Figure 2.

In vitro screening.A, the diagram for the drug development process. The funnel represents the reduction in the number of compounds, starting from 17 million molecules in the virtual screening and finishing with a single compound to be tested in vivo. B, in vitro screenings for the 100 compounds from the in silico screening. The first screening tested the ability of the 100 molecules to inhibit NLRP3-mediated production of IL-1β by THP1 macrophages, primed, and activated with LPS and ATP, respectively. The compounds that inhibit IL-1β production with any level of statistical significance were tested in a secondary screening using murine primary microglia, primed, and activated with LPS (400 ng/ml, 3 h) and ATP (4.5 mM, 45 min). The compounds that inhibit IL-1β release below a 20% threshold were selected for further characterization. C, cytotoxicity exerted by compounds originating from the first screening, as measured by the lactate dehydrogenase released in cell supernatants, after treatment with 50 μM of the compounds. D, the dose-dependent inhibitory effect of one of the three compounds (C78), chosen according to potency criteria, to be deeper characterized.
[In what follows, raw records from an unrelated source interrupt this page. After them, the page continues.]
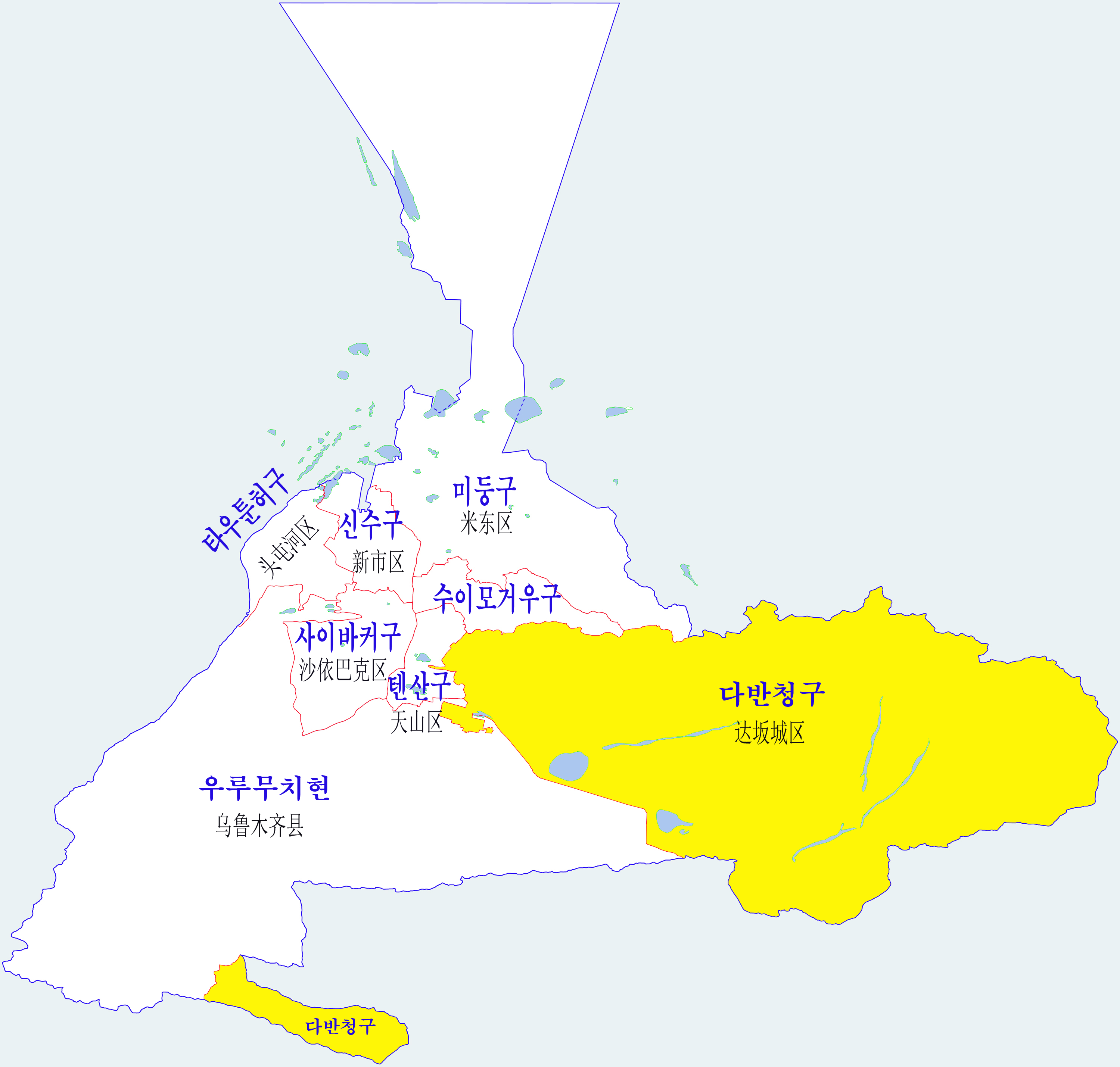 우루무츠시 현급 구성지도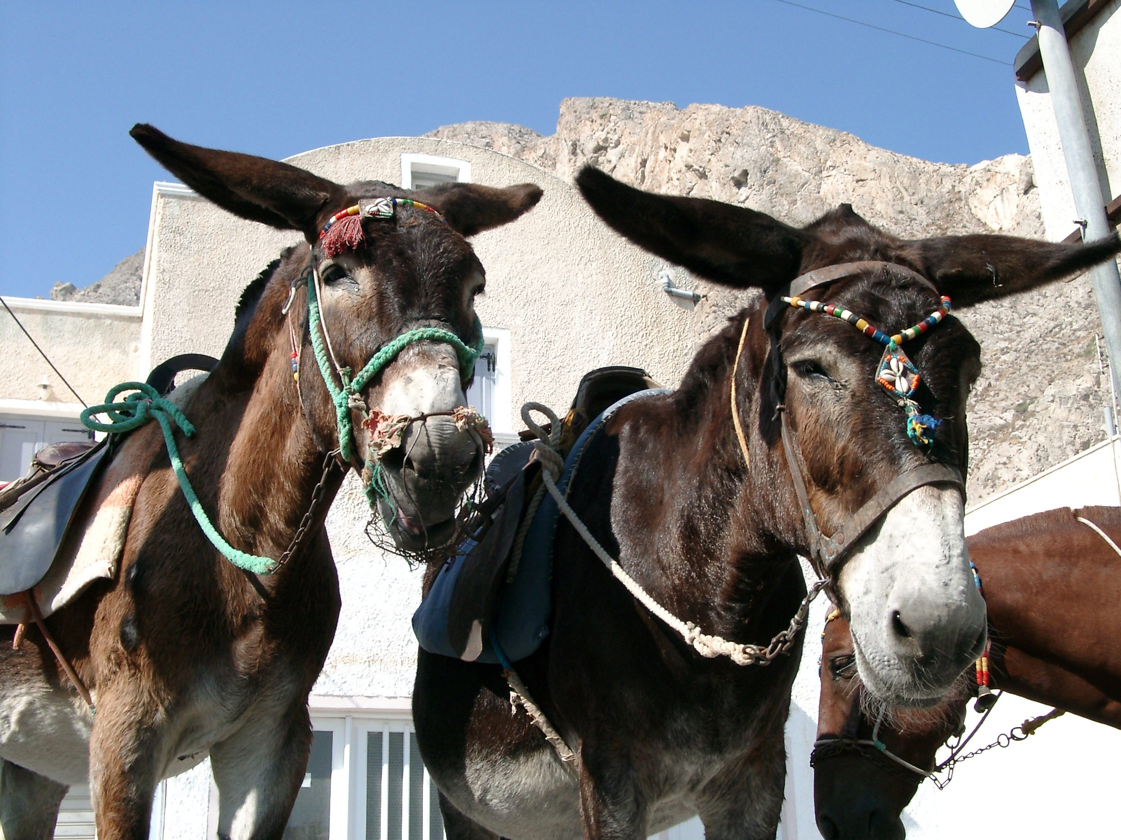 Esel auf Santorin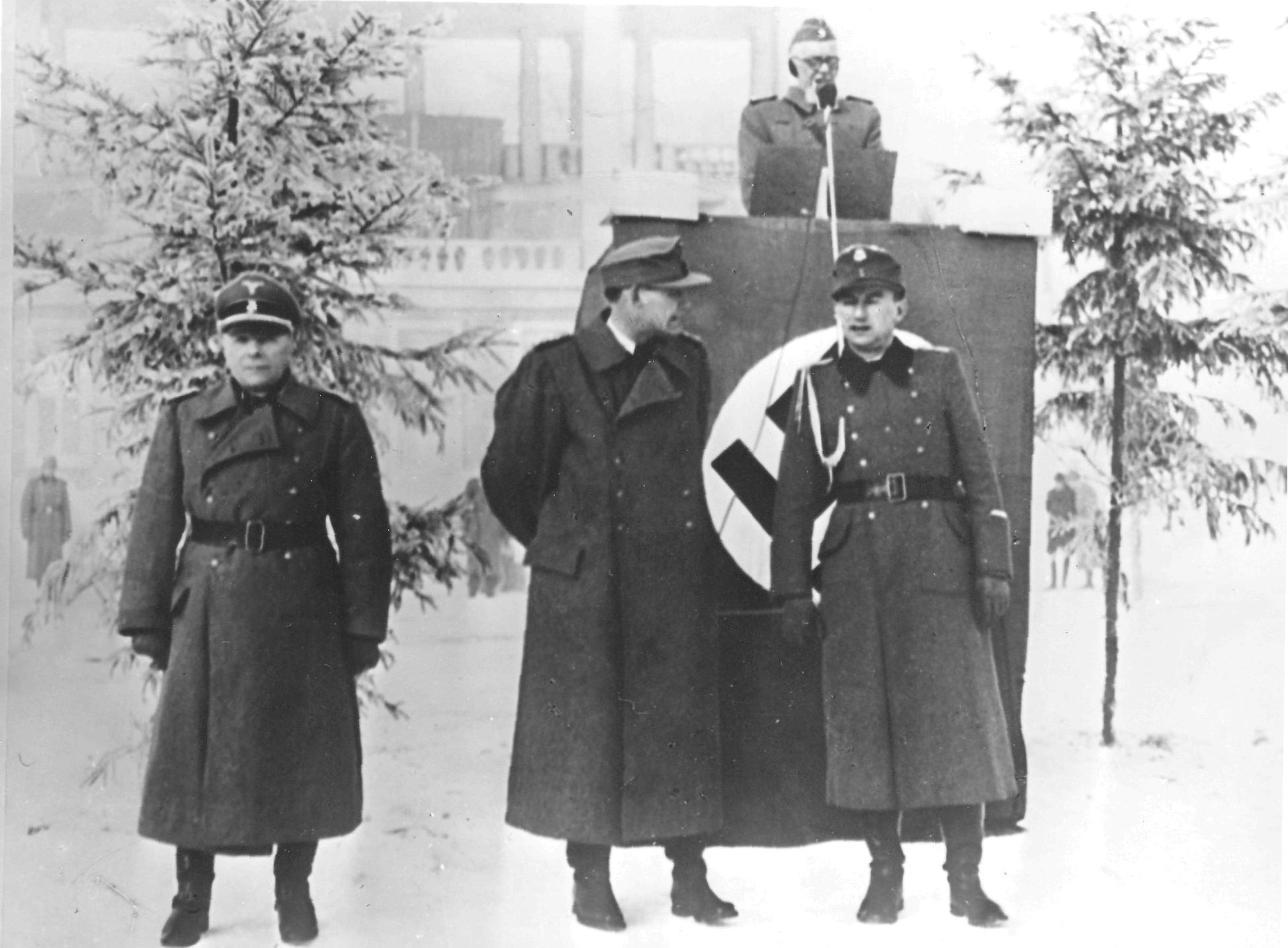 Srpskohrvatski / српскохрватски: Leon Rupnik, saradnik okupatora, govori na nacističkom skupu u Sloveniji tokom okupacije.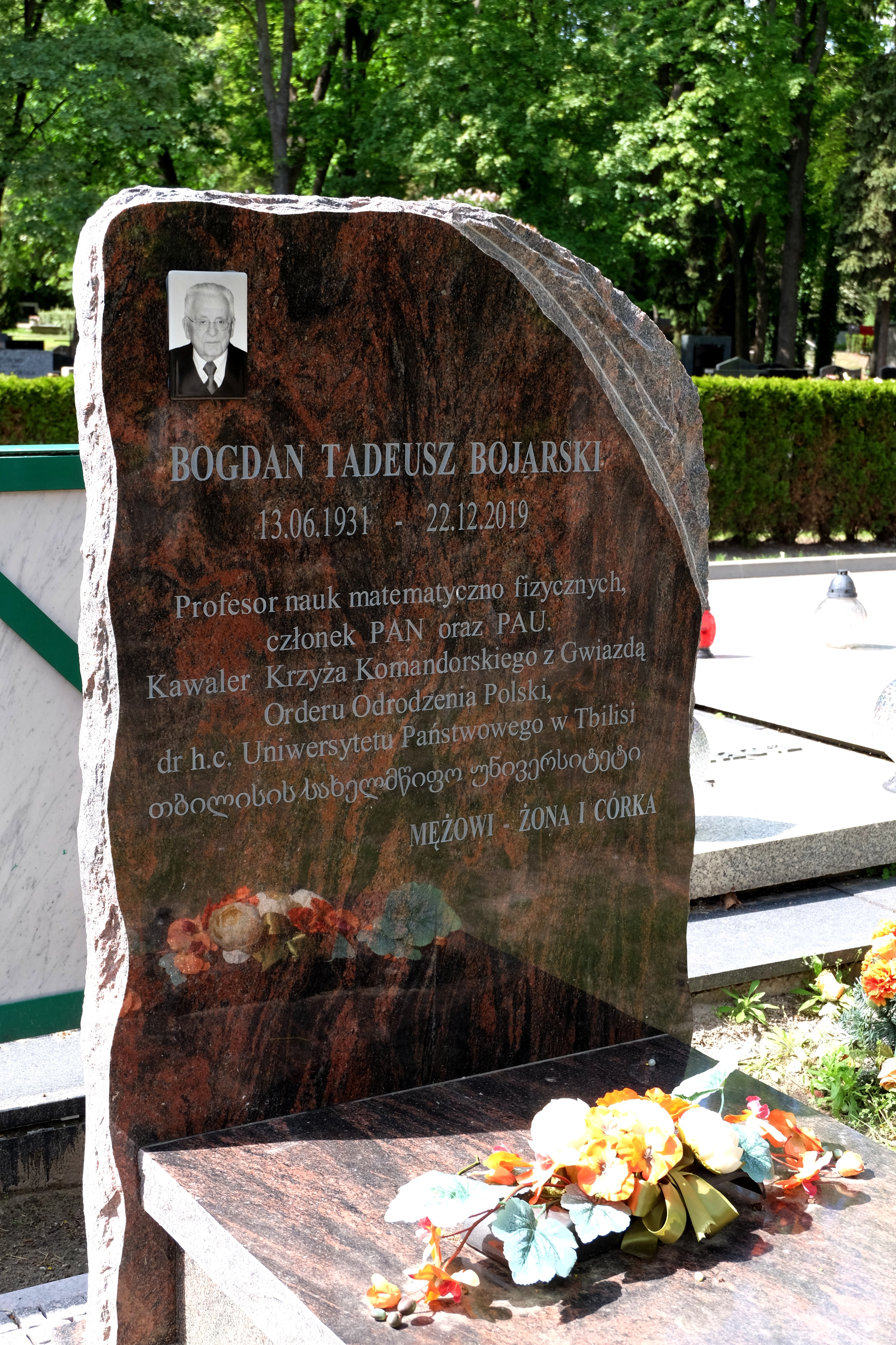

The data shown correspond to average values of biological triplicates (n = 3), ran in technical duplicates ± SEM. Statistical significances are referred to control samples; LPS + ATP in panels B and D and untreated cells in panel C. Samples and controls contained the same DMSO%. Positive controls for NLRP3 inhibition with the NLRP3 inhibitor MCC950 are included in panel B. Significance levels, as calculated by one-way ANOVA, are indicated as white (p ≤ 0.05), light gray (p ≤ 0.01), and dark gray (p ≤ 0.001) bars in panels B and C and as ∗p ≤ 0.05, ¥p ≤ 0.01, and ¶p ≤ 0.0001 in panel D. IL-1β, interleukin 1β; NLRP3, nucleotide-binding oligomerization domain, leucine-rich repeat and pyrin domain–containing protein 3.